Extracted entries.

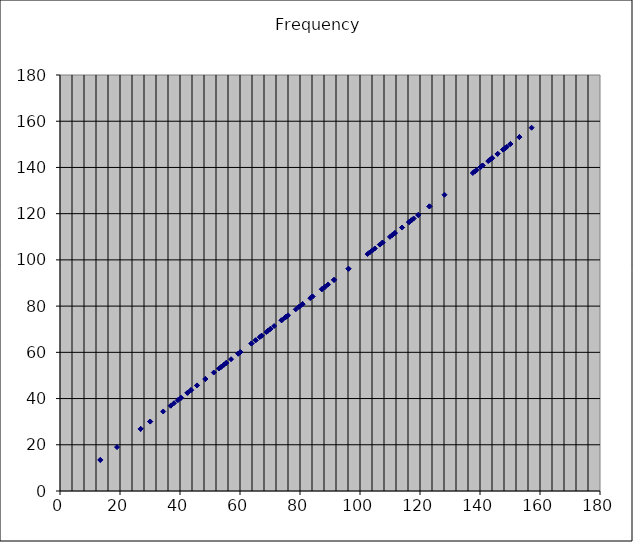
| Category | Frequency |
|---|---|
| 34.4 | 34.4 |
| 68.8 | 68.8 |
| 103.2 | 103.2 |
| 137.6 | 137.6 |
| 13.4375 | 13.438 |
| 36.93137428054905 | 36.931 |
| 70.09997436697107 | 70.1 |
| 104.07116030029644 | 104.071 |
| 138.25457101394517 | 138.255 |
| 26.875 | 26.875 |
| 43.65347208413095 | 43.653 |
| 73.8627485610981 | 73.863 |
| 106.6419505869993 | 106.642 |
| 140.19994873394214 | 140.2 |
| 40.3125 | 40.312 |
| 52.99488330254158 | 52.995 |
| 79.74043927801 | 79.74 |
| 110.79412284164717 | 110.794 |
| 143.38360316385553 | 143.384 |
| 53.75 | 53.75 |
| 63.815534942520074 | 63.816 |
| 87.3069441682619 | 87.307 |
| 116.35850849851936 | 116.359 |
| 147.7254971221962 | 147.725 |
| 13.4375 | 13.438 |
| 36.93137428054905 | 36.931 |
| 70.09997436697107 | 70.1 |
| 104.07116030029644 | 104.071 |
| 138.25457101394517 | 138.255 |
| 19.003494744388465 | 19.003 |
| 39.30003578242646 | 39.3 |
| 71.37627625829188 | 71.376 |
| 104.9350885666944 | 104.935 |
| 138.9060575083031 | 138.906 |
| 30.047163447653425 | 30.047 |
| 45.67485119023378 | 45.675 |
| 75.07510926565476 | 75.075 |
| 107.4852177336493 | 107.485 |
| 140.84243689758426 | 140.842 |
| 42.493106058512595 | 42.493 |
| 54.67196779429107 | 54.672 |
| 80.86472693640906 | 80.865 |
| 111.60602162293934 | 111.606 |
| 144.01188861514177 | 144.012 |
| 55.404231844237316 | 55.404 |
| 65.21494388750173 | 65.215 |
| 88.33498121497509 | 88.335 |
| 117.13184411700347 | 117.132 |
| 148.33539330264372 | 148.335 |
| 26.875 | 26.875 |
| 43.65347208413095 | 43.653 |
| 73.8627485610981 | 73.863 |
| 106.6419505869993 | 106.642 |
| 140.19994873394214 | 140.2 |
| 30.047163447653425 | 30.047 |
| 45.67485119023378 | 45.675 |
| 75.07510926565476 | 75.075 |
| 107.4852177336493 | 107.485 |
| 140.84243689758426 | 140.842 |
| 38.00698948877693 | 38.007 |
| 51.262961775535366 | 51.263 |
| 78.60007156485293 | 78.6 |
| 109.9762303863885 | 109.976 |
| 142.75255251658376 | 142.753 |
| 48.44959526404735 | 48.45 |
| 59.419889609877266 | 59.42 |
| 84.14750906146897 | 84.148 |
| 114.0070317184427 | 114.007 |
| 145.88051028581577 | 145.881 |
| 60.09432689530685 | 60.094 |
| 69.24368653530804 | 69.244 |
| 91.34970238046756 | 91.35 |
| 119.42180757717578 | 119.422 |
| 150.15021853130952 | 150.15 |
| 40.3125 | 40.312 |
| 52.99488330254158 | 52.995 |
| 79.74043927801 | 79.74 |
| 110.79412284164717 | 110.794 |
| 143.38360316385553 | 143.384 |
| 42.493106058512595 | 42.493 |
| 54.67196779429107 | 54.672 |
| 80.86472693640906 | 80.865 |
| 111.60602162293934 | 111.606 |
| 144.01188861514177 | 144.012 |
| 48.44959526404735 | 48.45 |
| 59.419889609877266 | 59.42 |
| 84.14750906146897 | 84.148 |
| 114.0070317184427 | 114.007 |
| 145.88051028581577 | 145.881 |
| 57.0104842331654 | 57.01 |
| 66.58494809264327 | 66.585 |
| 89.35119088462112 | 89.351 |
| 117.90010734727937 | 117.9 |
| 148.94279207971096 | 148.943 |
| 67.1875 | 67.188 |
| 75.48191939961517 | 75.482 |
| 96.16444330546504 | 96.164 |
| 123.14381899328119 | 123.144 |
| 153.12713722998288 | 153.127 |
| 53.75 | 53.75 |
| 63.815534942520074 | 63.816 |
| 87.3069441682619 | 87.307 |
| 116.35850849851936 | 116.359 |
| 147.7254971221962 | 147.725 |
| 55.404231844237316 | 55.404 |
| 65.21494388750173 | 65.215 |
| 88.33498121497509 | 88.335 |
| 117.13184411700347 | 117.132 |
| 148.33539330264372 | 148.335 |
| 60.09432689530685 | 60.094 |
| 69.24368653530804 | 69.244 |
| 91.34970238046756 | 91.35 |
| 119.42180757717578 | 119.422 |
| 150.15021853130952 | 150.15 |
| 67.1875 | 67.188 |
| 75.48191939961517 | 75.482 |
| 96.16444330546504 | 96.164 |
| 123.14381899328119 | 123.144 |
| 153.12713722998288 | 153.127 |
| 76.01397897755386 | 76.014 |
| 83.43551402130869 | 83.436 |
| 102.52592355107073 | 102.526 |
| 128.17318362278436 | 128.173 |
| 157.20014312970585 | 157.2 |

Task description. Output every entry word for word, but omit the pictures.

Reply.
| Category | Frequency |
|---|---|
| 34.4 | 34.4 |
| 68.8 | 68.8 |
| 103.2 | 103.2 |
| 137.6 | 137.6 |
| 13.4375 | 13.438 |
| 36.93137428054905 | 36.931 |
| 70.09997436697107 | 70.1 |
| 104.07116030029644 | 104.071 |
| 138.25457101394517 | 138.255 |
| 26.875 | 26.875 |
| 43.65347208413095 | 43.653 |
| 73.8627485610981 | 73.863 |
| 106.6419505869993 | 106.642 |
| 140.19994873394214 | 140.2 |
| 40.3125 | 40.312 |
| 52.99488330254158 | 52.995 |
| 79.74043927801 | 79.74 |
| 110.79412284164717 | 110.794 |
| 143.38360316385553 | 143.384 |
| 53.75 | 53.75 |
| 63.815534942520074 | 63.816 |
| 87.3069441682619 | 87.307 |
| 116.35850849851936 | 116.359 |
| 147.7254971221962 | 147.725 |
| 13.4375 | 13.438 |
| 36.93137428054905 | 36.931 |
| 70.09997436697107 | 70.1 |
| 104.07116030029644 | 104.071 |
| 138.25457101394517 | 138.255 |
| 19.003494744388465 | 19.003 |
| 39.30003578242646 | 39.3 |
| 71.37627625829188 | 71.376 |
| 104.9350885666944 | 104.935 |
| 138.9060575083031 | 138.906 |
| 30.047163447653425 | 30.047 |
| 45.67485119023378 | 45.675 |
| 75.07510926565476 | 75.075 |
| 107.4852177336493 | 107.485 |
| 140.84243689758426 | 140.842 |
| 42.493106058512595 | 42.493 |
| 54.67196779429107 | 54.672 |
| 80.86472693640906 | 80.865 |
| 111.60602162293934 | 111.606 |
| 144.01188861514177 | 144.012 |
| 55.404231844237316 | 55.404 |
| 65.21494388750173 | 65.215 |
| 88.33498121497509 | 88.335 |
| 117.13184411700347 | 117.132 |
| 148.33539330264372 | 148.335 |
| 26.875 | 26.875 |
| 43.65347208413095 | 43.653 |
| 73.8627485610981 | 73.863 |
| 106.6419505869993 | 106.642 |
| 140.19994873394214 | 140.2 |
| 30.047163447653425 | 30.047 |
| 45.67485119023378 | 45.675 |
| 75.07510926565476 | 75.075 |
| 107.4852177336493 | 107.485 |
| 140.84243689758426 | 140.842 |
| 38.00698948877693 | 38.007 |
| 51.262961775535366 | 51.263 |
| 78.60007156485293 | 78.6 |
| 109.9762303863885 | 109.976 |
| 142.75255251658376 | 142.753 |
| 48.44959526404735 | 48.45 |
| 59.419889609877266 | 59.42 |
| 84.14750906146897 | 84.148 |
| 114.0070317184427 | 114.007 |
| 145.88051028581577 | 145.881 |
| 60.09432689530685 | 60.094 |
| 69.24368653530804 | 69.244 |
| 91.34970238046756 | 91.35 |
| 119.42180757717578 | 119.422 |
| 150.15021853130952 | 150.15 |
| 40.3125 | 40.312 |
| 52.99488330254158 | 52.995 |
| 79.74043927801 | 79.74 |
| 110.79412284164717 | 110.794 |
| 143.38360316385553 | 143.384 |
| 42.493106058512595 | 42.493 |
| 54.67196779429107 | 54.672 |
| 80.86472693640906 | 80.865 |
| 111.60602162293934 | 111.606 |
| 144.01188861514177 | 144.012 |
| 48.44959526404735 | 48.45 |
| 59.419889609877266 | 59.42 |
| 84.14750906146897 | 84.148 |
| 114.0070317184427 | 114.007 |
| 145.88051028581577 | 145.881 |
| 57.0104842331654 | 57.01 |
| 66.58494809264327 | 66.585 |
| 89.35119088462112 | 89.351 |
| 117.90010734727937 | 117.9 |
| 148.94279207971096 | 148.943 |
| 67.1875 | 67.188 |
| 75.48191939961517 | 75.482 |
| 96.16444330546504 | 96.164 |
| 123.14381899328119 | 123.144 |
| 153.12713722998288 | 153.127 |
| 53.75 | 53.75 |
| 63.815534942520074 | 63.816 |
| 87.3069441682619 | 87.307 |
| 116.35850849851936 | 116.359 |
| 147.7254971221962 | 147.725 |
| 55.404231844237316 | 55.404 |
| 65.21494388750173 | 65.215 |
| 88.33498121497509 | 88.335 |
| 117.13184411700347 | 117.132 |
| 148.33539330264372 | 148.335 |
| 60.09432689530685 | 60.094 |
| 69.24368653530804 | 69.244 |
| 91.34970238046756 | 91.35 |
| 119.42180757717578 | 119.422 |
| 150.15021853130952 | 150.15 |
| 67.1875 | 67.188 |
| 75.48191939961517 | 75.482 |
| 96.16444330546504 | 96.164 |
| 123.14381899328119 | 123.144 |
| 153.12713722998288 | 153.127 |
| 76.01397897755386 | 76.014 |
| 83.43551402130869 | 83.436 |
| 102.52592355107073 | 102.526 |
| 128.17318362278436 | 128.173 |
| 157.20014312970585 | 157.2 |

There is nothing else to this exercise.